RT–PCR analysis for GDNF , NGF and VEGF (A, B and C, respectively). ATB-346 treatment significantly increased both GDNF and NGF mRNA expression compared to TBI (A and B, respectively). ATB-346 determined an important increase in VEGF mRNA expression (C). β-actin was used as an internal control. mRNA was extracted and reverse-transcribed as described in the Methods section. Similar results were obtained in four additional separate experiments. No bands were observed in the absence of cDNA. Western blot analysis showed that eNOS expression in TBI mice was increased compared with sham mice (D), while ATB-346 upregulated its expression (D). A representative blot of homogenates obtained from five animals per group is shown, and densitometry analysis of all animals is reported (A1 to D1). A P value of less than 0.05 was considered significant. *P < 0.05, **P <0.01, ***P <0.001 versus sham, #P <0.05 versus TBI.

Effect of ATB-346 on vascular components after traumatic brain injury

To investigate whether ATB-346 could promote normalization of the impaired neurovascular unit, we observed VEGF level and eNOS expression. RT-PCR showed a significant increase in VEGF (308 bp) mRNA expression, and ATB-346 significantly increased its level (Figure 6C, see densitometry analysis C1). Moreover, by Western blot analysis we observed a significantly increase in eNOS expression in the TBI group, and ATB-346 upregulated its expression (Figure 6D, see densitometry analysis D1).

Infarct outcome in ATB-346-treated mice after traumatic brain injury

A histological examination of brain sections at the level of the perilesional area, stained 24 hours after injury, revealed significant damage in the TBI and TBI + TBZ groups, such as prominent and thickened blood vessels, ischemic changes and gliosis in the brain parenchyma (Figure 7B and C respectively, see densitometry analysis F) compared to sham mice (Figure 7A, see densitometry analysis F). Naproxen treatment attenuated the development of inflammation at 24 hours after TBI; ATB-346 significantly reduced the degree of brain injury (Figure 7D and E respectively, see densitometry analysis F).
Figure 7

Histological examination of brain sections after 24 hours. Brain sections from TBI mice and TBZ-treated mice (B and C respectively, see densitometry analysis F) demonstrated brain tissue injury and inflammatory cell infiltration. Naproxen treatment did not attenuate completely the development of acute brain injury at one and six hours after TBI (D, see densitometry analysis F).
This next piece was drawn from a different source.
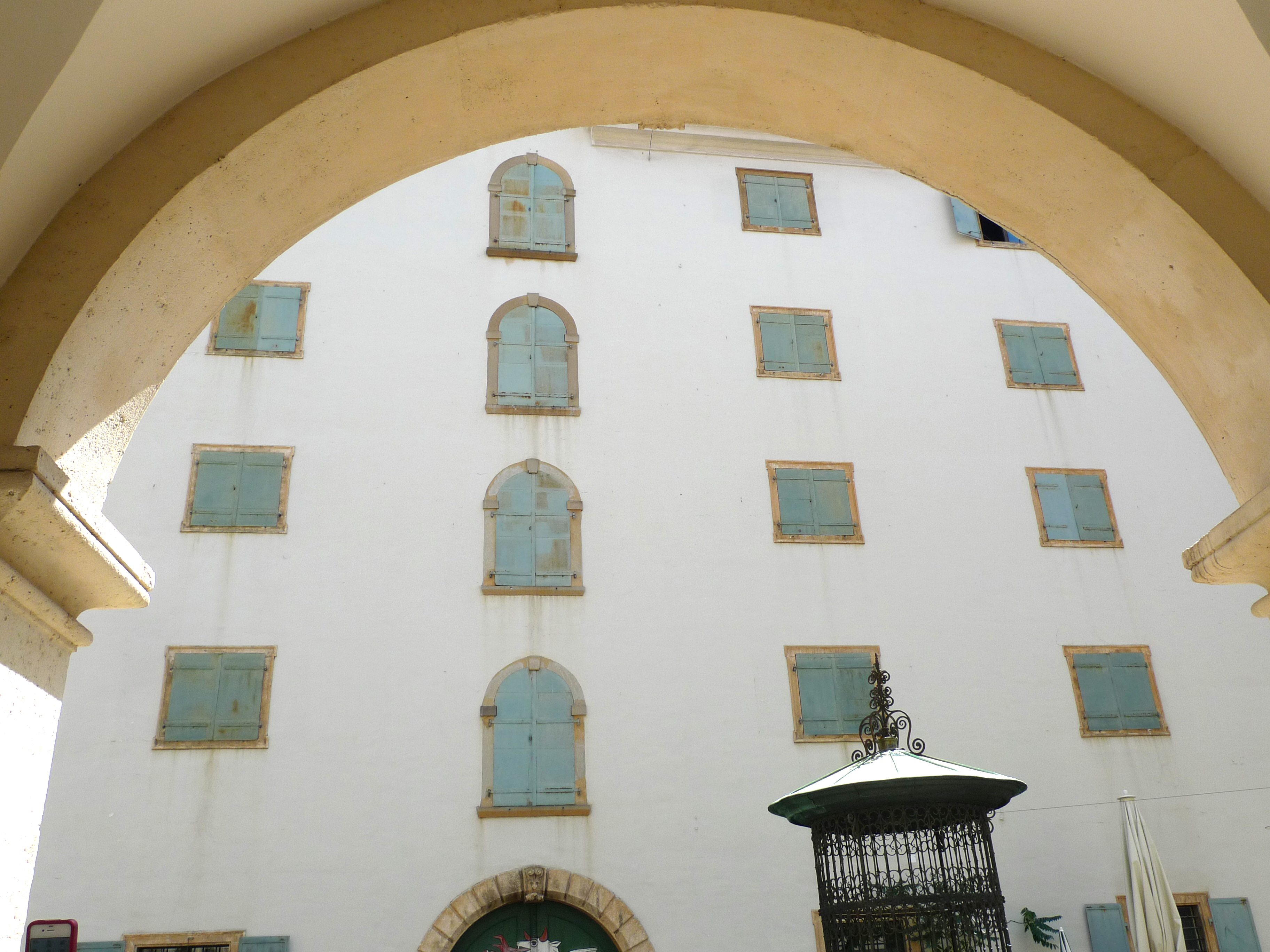 Landeszeughaus, Hofseite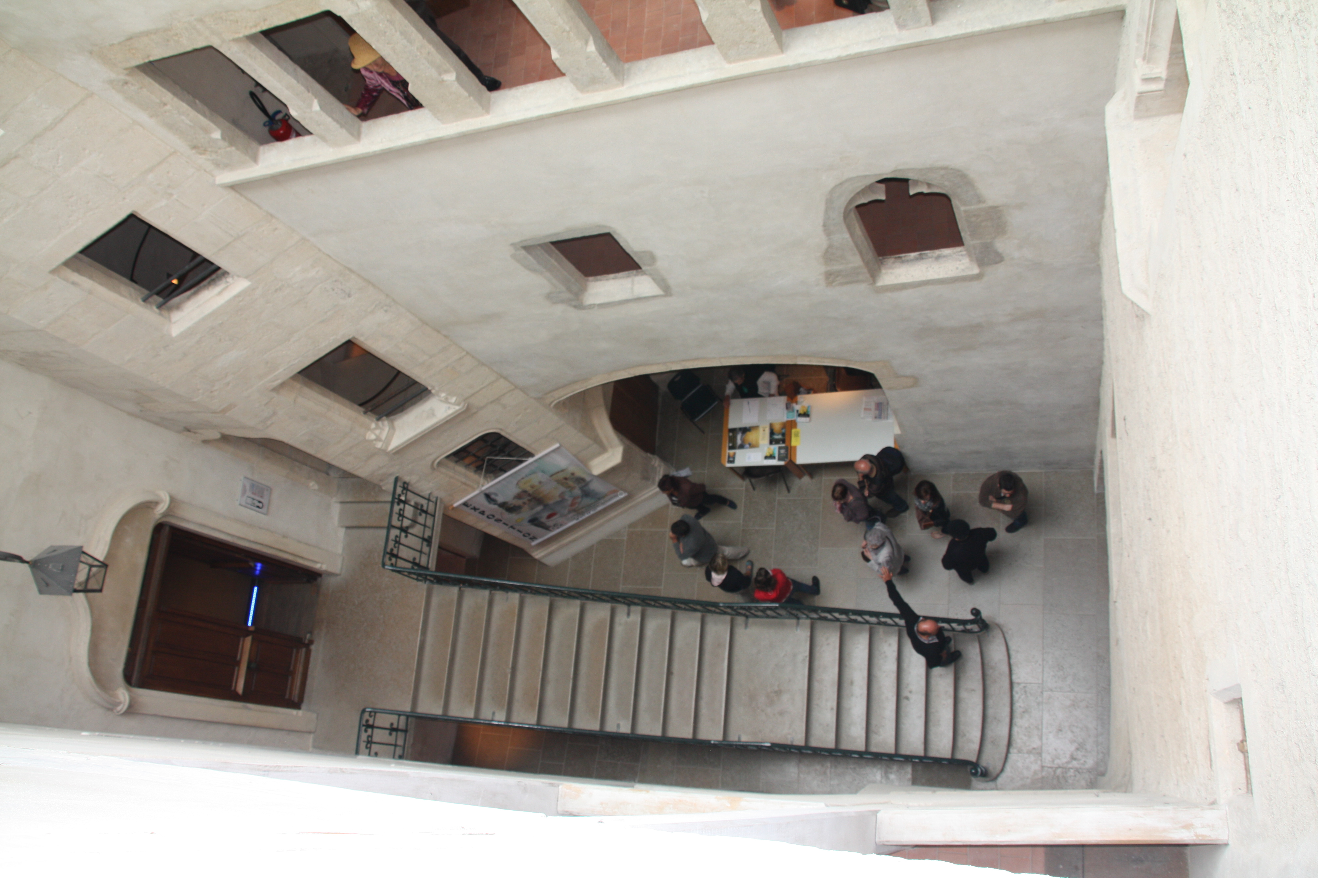 Cour intérieure du Château des Tours à Anse.

On the contrary, ATB-346 treatment reduced the degree of brain injury and the inflammatory cells infiltration (E, see densitometry analysis F). Figure is representative of at least three experiments performed on different experimental days. ###P <0.001 versus TBI.

Brain edema indicates pathology associated with endothelial cell activation and endothelial dysfunction. To evaluate the effect of ATB-346 on brain edema and infarctions in the TBI and TBZ group, we performed TTC staining (Figure 8A). At 24 hours after TBI, ATB-346-treated mice had a significantly smaller infarct area (Figure 8B) and volume (Figure 8C).
Figure 8

Effect of ATB-346 on brain edema, infarction and locomotor activity. Representative TTC stained brain section (four out of the six consecutive sections from cranial to caudate region) corresponding to largest infraction from each group (A). Brain sections (2 mm thick) were stained with TTC at 24 hours after TBI and show significant difference after ATB-346 treatment in terms of area (B) and volume (C) of infarctions. The figures are representative of at least three experiments performed on different experimental days. TBI determined a range of impairments in locomotor tasks, as showed by the EBST (D) and the rotarod test (E), after seven days. Both groups of animals that received naproxen or ATB-346 were significantly less impaired in EBST and rotarod tests compared with the TBI group. ATB-346-treated mice displayed significant improvement in their behavioral performance as revealed by decreased biased swing activity in the EBST (D) and increased time on the rotating rod in the rotarod test (E). Each data are expressed as mean ± SEM from N = four male CD mice for each group. A P value of less than 0.05 was considered significant. ***P <0.001 versus sham, ###P <0.001 versus TBI.

Neurological deficits after ATB-346 administration

To investigate the relationship between neurological deficits in the setting of TBI we used two different tests: the EBST and the rotarod test, considered the most sensitive vestibular motor test to assess motor function. The EBST provided a motor asymmetry parameter and involved handling the animal by its tail and recording the direction of the biased body swings. The EBST consisted of 20 trials with the number of swings ipsilateral and contralateral to the ischemic hemisphere recorded and expressed in percentage to determine the biased swing activity. Mice were tested seven days after TBI for both behavioral tests. CCI-injured mice and TBZ-treated mice displayed a range of impairments in locomotor tasks as showed in Figure 8D and E, respectively. Both groups of animals that received naproxen or ATB-346 were significantly less impaired in the EBST and rotarod tests compared with the TBI group (Figure 8D and E, respectively).

Discussion

A number of animal models have been developed to induce brain trauma. Of these the most commonly used are weight-drop injury, fluid percussion injury (FPI) and CCI. The use of TBI models has resulted in an increased understanding of the pathophysiology of TBI, including changes in molecular and cellular pathways and neurobehavioral outcomes. CCI models utilize a pneumatic pistol to laterally deform the exposed dura and provide controlled impact and quantifiable biomechanical parameters. This model produces graded, reproducible brain injury. Dependent on the severity of injury, CCI results in an ipsilateral injury with cortical contusion, hemorrhage and blood-brain barrier disruption. CCI injury reproduces changes reported in clinical head injuries such as cortical contusion, brain edema, subarachnoid hemorrhage, elevated intracerebral pressure, reduced cortical perfusion, decreased cerebral blood flow and neuro-endocrine and metabolic changes [22]. The predominantly focal brain injury caused by CCI makes this model to a useful tool for studying the pathophysiology of the secondary processes induced by focal brain injury. However, there is a lack of brain stem deformation in this model and thus a low mortality rate.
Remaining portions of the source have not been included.